André Flahaut
Renouveler la démocratie sans la perdre en chemin (carte blanche)
La démocratie est en danger : ce constat, nous l’avons déjà tous entendu. L’idée presque banale d’une crise de la représentation a été, en effet, massivement relayée par les médias qui pointent tantôt le populisme et l’extrémisme, tantôt le rejet exprimé par certains vis-à-vis de nos institutions. Pour répondre à cette crise, les projets de réformes sont nombreux et divers. Toutefois, face à eux, nous devons rester prudents, écrit André Flahaut, car il ne saurait être question de brader la démocratie ni de précipiter sa chute.
Défendre notre modèle démocratique
L’Histoire montre la fragilité de notre modèle politique et de nos institutions. Pour que la démocratie demeure forte, nous devons réaffirmer ce qui en constitue le cœur, ses valeurs d’égalité, de liberté, de solidarité. Ces valeurs habitent notre système politique et électoral.
Concrètement, l’obligation de vote et le scrutin proportionnel sont les garants de la représentativité de nos Assemblées. Les remettre en question, c’est risquer de retourner la démocratie contre elle-même ; risquer aussi de renforcer les clivages et d’accentuer la montée des extrêmes.
Les limites de la consultation
Sous différentes formes et au sein d’institutions diverses, de nouveaux modes de démocratie sont revendiqués ou proposés aux citoyens. La consultation populaire est l’outil privilégié en Belgique. À cet égard, citons « Get up Wallonia ! », unpayspourdemain.be, ou encore des consultations plus modestes et plus ciblées, comme « Donne ta voix pour le climat » réalisée par le Forum des Jeunes. Ces consultations, telles qu’elles sont mises en pratique, sont à mes yeux assez largement insatisfaisantes.
La consultation citoyenne unpayspourdemain.be, pourtant présentée comme un modèle du genre, n’en reste pas moins le témoignage flagrant des fractures qui traversent notre société. Force est de constater, par exemple, que tous les citoyens n’ont pas d’ordinateur ni de connexion internet[1] pour y participer. Oui, la fracture numérique est une réalité ! La nier, c’est contribuer à l’alimenter. La conséquence est claire : la faible représentativité de la consultation.

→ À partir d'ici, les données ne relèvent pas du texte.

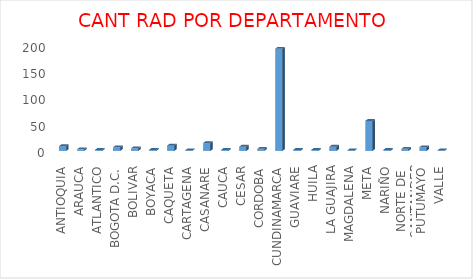
| Category | Series 0 |
|---|---|
| ANTIOQUIA | 9 |
| ARAUCA | 3 |
| ATLANTICO | 2 |
| BOGOTA D.C. | 7 |
| BOLIVAR | 5 |
| BOYACA | 2 |
| CAQUETA | 10 |
| CARTAGENA | 1 |
| CASANARE | 15 |
| CAUCA | 2 |
| CESAR | 8 |
| CORDOBA | 4 |
| CUNDINAMARCA | 194 |
| GUAVIARE | 2 |
| HUILA | 2 |
| LA GUAJIRA | 8 |
| MAGDALENA | 1 |
| META | 57 |
| NARIÑO | 2 |
| NORTE DE SANTANDER | 4 |
| PUTUMAYO | 7 |
| VALLE | 1 |
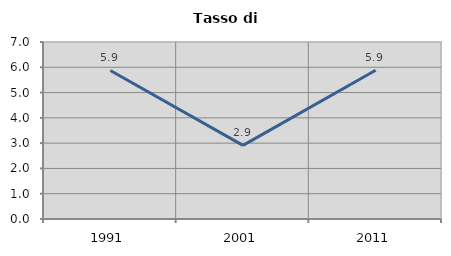
| Category | Tasso di disoccupazione   |
|---|---|
| 1991.0 | 5.873 |
| 2001.0 | 2.913 |
| 2011.0 | 5.882 |
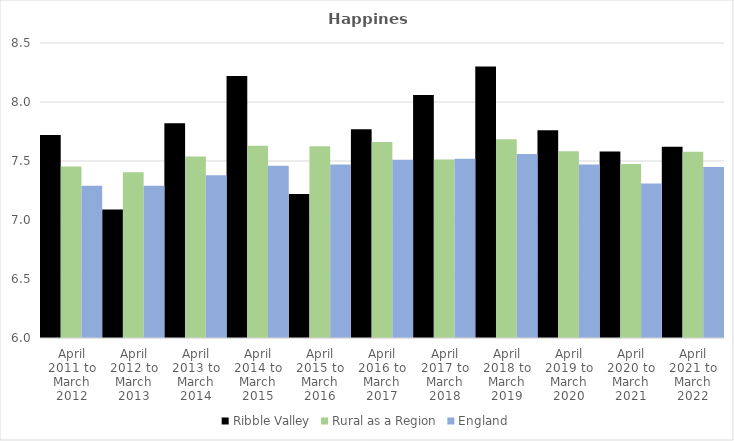
| Category | Ribble Valley | Rural as a Region | England |
|---|---|---|---|
| April 2011 to March 2012 | 7.72 | 7.454 | 7.29 |
| April 2012 to March 2013 | 7.09 | 7.406 | 7.29 |
| April 2013 to March 2014 | 7.82 | 7.539 | 7.38 |
| April 2014 to March 2015 | 8.22 | 7.63 | 7.46 |
| April 2015 to March 2016 | 7.22 | 7.625 | 7.47 |
| April 2016 to March 2017 | 7.77 | 7.661 | 7.51 |
| April 2017 to March 2018 | 8.06 | 7.513 | 7.52 |
| April 2018 to March 2019 | 8.3 | 7.684 | 7.56 |
| April 2019 to March 2020 | 7.76 | 7.582 | 7.47 |
| April 2020 to March 2021 | 7.58 | 7.474 | 7.31 |
| April 2021 to March 2022 | 7.62 | 7.577 | 7.45 |
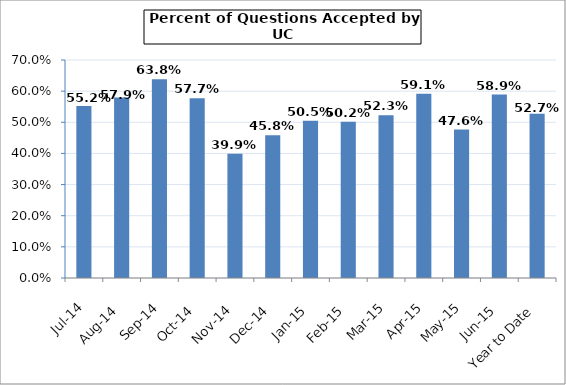
| Category | Series 0 |
|---|---|
| Jul-14 | 0.552 |
| Aug-14 | 0.579 |
| Sep-14 | 0.638 |
| Oct-14 | 0.577 |
| Nov-14 | 0.399 |
| Dec-14 | 0.458 |
| Jan-15 | 0.505 |
| Feb-15 | 0.502 |
| Mar-15 | 0.523 |
| Apr-15 | 0.591 |
| May-15 | 0.476 |
| Jun-15 | 0.589 |
| Year to Date | 0.527 |
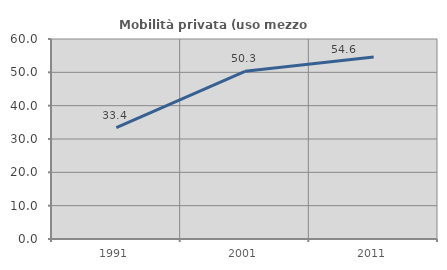
| Category | Mobilità privata (uso mezzo privato) |
|---|---|
| 1991.0 | 33.391 |
| 2001.0 | 50.316 |
| 2011.0 | 54.601 |
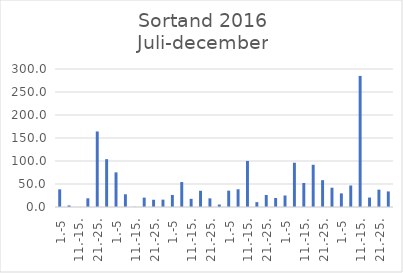
| Category | Series 0 |
|---|---|
| 1.-5 | 38.402 |
| 6.-10. | 3.353 |
| 11.-15. | 0 |
| 16.-20. | 18.893 |
| 21.-25. | 164.209 |
| 26.-31. | 103.978 |
| 1.-5 | 75.262 |
| 6.-10. | 27.611 |
| 11.-15. | 0.456 |
| 16.-20. | 20.398 |
| 21.-25. | 15.774 |
| 26.-31. | 15.975 |
| 1.-5 | 26.175 |
| 6.-10. | 54.252 |
| 11.-15. | 17.738 |
| 16.-20. | 35.294 |
| 21.-25. | 18.775 |
| 26.-30. | 5.333 |
| 1.-5 | 35.528 |
| 6.-10. | 38.527 |
| 11.-15. | 100.137 |
| 16.-20. | 10.573 |
| 21.-25. | 26.149 |
| 26.-31. | 19.603 |
| 1.-5 | 25.052 |
| 6.-10. | 96.186 |
| 11.-15. | 52.143 |
| 16.-20. | 91.796 |
| 21.-25. | 58.353 |
| 26.-30. | 41.947 |
| 1.-5 | 29.64 |
| 6.-10. | 46.722 |
| 11.-15. | 284.949 |
| 16.-20. | 20.5 |
| 21.-25. | 37.683 |
| 26.-31. | 33.862 |
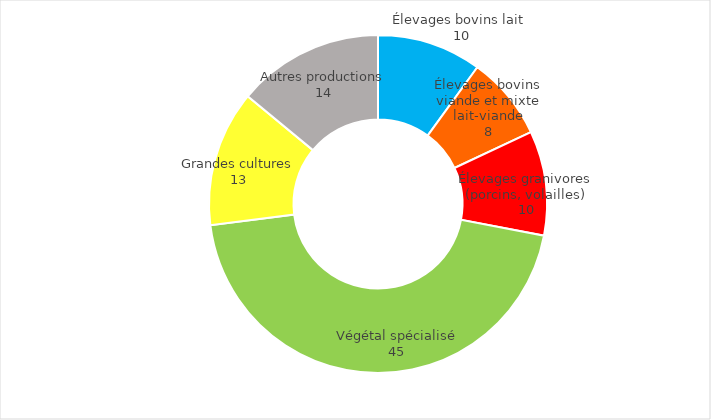
| Category | Series 0 |
|---|---|
| Élevages bovins lait  | 10 |
| Élevages bovins viande et mixte lait-viande | 8 |
| Élevages granivores (porcins, volailles) | 10 |
| Végétal spécialisé | 45 |
| Grandes cultures | 13 |
| Autres productions | 14 |
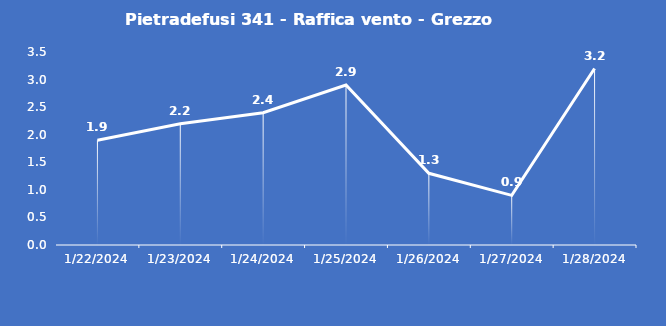
| Category | Pietradefusi 341 - Raffica vento - Grezzo (m/s) |
|---|---|
| 1/22/24 | 1.9 |
| 1/23/24 | 2.2 |
| 1/24/24 | 2.4 |
| 1/25/24 | 2.9 |
| 1/26/24 | 1.3 |
| 1/27/24 | 0.9 |
| 1/28/24 | 3.2 |

De même, seule une infime partie des jeunes a été touchée par la consultation en ligne « Donne ta voix pour le climat ». L’anonymisation et la quasi-absence d’interaction entre les répondants font du rapport publié une compilation de pensées et d’idées décousues. Des idées qui, finalement, ne sont ni soutenues ni soutenables par quiconque. Sans volonté de construire une action cohérente, ces consultations ne sont rien de mieux qu’un brainstorming imposant et coûteux dont le manque de représentativité et le défaut de transparence réduisent sérieusement la légitimité.
Éduquer et écouter
Il n’empêche, nous devons reconnaître qu’il existe chez les citoyens une réelle volonté de s’exprimer et de voir leurs idées mieux prises en compte. Les jeunes et les moins jeunes, les porteurs d’idées et de projets sont en attente de réponses. Cette attente, il est essentiel de la saisir avec les outils qui conviennent et sur la base de dispositifs respectueux des fondements de notre démocratie.

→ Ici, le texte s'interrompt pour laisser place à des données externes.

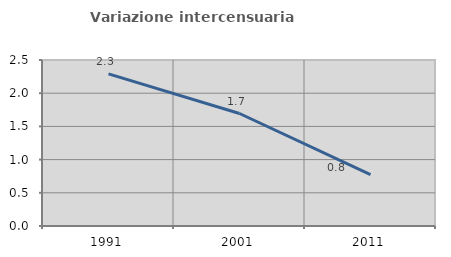
| Category | Variazione intercensuaria annua |
|---|---|
| 1991.0 | 2.291 |
| 2001.0 | 1.694 |
| 2011.0 | 0.773 |
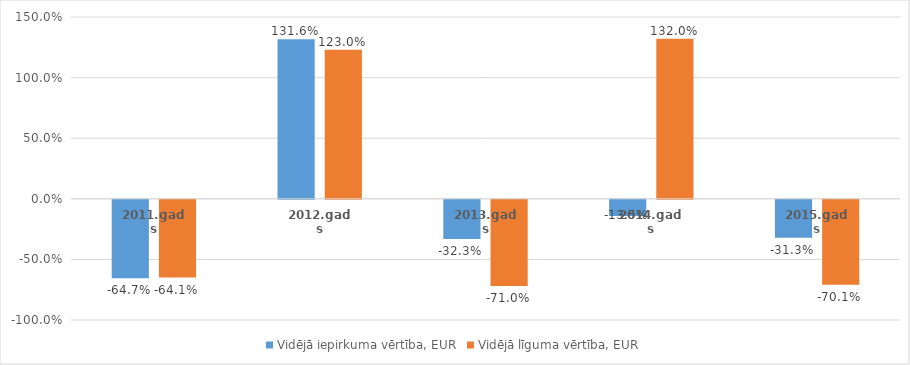
| Category | Vidējā iepirkuma vērtība, EUR | Vidējā līguma vērtība, EUR |
|---|---|---|
| 2011.gads | -0.647 | -0.641 |
| 2012.gads | 1.316 | 1.23 |
| 2013.gads | -0.323 | -0.71 |
| 2014.gads | -0.135 | 1.32 |
| 2015.gads | -0.313 | -0.701 |
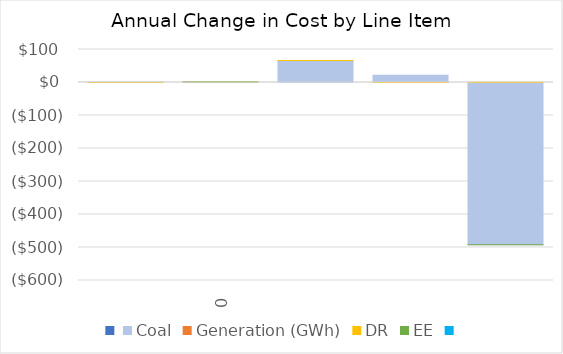
| Category | Series 0 | Coal | Generation (GWh) | DR | EE | Series 6 |
|---|---|---|---|---|---|---|
| nan |  | 1.517 |  | 0 | 0 |  |
| 0.0 |  | 2.488 |  | 0.043 | 0 |  |
| nan |  | 66.309 |  | 0.001 | 0 |  |
| nan |  | 22.272 |  | -0.008 | 0 |  |
| nan |  | -491.534 |  | 0.697 | 0 |  |
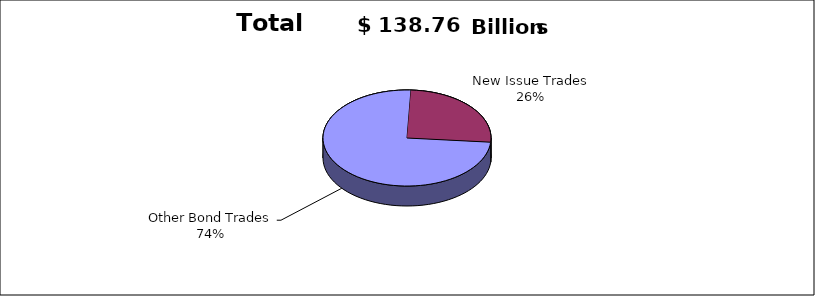
| Category | Series 0 |
|---|---|
| Other Bond Trades | 103184629372 |
| New Issue Trades | 35571716663 |

La démocratie, c’est œuvrer à décider ensemble d’un projet en commun. Sa pratique, ses usages et ses institutions doivent s’apprendre dès le plus jeune âge. Le sens du collectif, quant à lui, mérite d’être entretenu tout au long de la vie. Au reste, impossible de nier que le rejet des institutions est souvent le fruit de l’ignorance et de l’incompréhension. Une ignorance parfois destructrice à laquelle l’éducation doit, sans relâche, travailler à répondre.
Enseigner la citoyenneté, c’est également outiller les esprits pour lutter contre le racisme, le rejet de l’autre et toutes les formes de discrimination. C’est préparer chaque adulte en devenir à la vie sociale et politique. C’est donner à chacun les moyens d’affirmer la légitimité de sa parole et de ses idées, tout en respectant celles des autres.

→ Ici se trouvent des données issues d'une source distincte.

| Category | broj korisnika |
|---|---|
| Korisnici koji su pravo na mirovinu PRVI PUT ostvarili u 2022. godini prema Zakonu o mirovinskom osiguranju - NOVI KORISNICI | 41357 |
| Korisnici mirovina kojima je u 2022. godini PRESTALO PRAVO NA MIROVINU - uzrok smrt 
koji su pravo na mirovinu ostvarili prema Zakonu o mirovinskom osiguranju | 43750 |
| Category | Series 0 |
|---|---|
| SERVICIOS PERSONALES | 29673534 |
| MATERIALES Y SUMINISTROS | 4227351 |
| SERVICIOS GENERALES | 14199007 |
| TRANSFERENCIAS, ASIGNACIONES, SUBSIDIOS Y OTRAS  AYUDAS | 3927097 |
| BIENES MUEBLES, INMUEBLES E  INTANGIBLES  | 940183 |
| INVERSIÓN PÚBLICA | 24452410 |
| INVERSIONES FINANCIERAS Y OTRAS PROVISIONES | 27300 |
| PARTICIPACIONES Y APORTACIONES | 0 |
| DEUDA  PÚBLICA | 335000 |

Les gardes fous de la démocratie
En somme, la mise en place de mesures et de pratiques ouvertes sur l’autonomisation des citoyens et l’écoute institutionnelle représente une chance pour la démocratie. Ces processus, ces procédures doivent cependant disposer de gardes fous.
En effet, souvenons-nous du caractère précaire de notre système politique et des limites inhérentes à l’écoute ; n’ignorons rien de nos réalités sociales et numériques ; refusons tout esprit destructeur. Par suite, le pouvoir judiciaire comme garant de l’État de droit et les Assemblées comme lieu de représentation populaire doivent toujours conserver un œil attentif et critique sur ces nouveaux dispositifs afin de ne jamais perdre la démocratie sur le bord du en chemin de son renouveau.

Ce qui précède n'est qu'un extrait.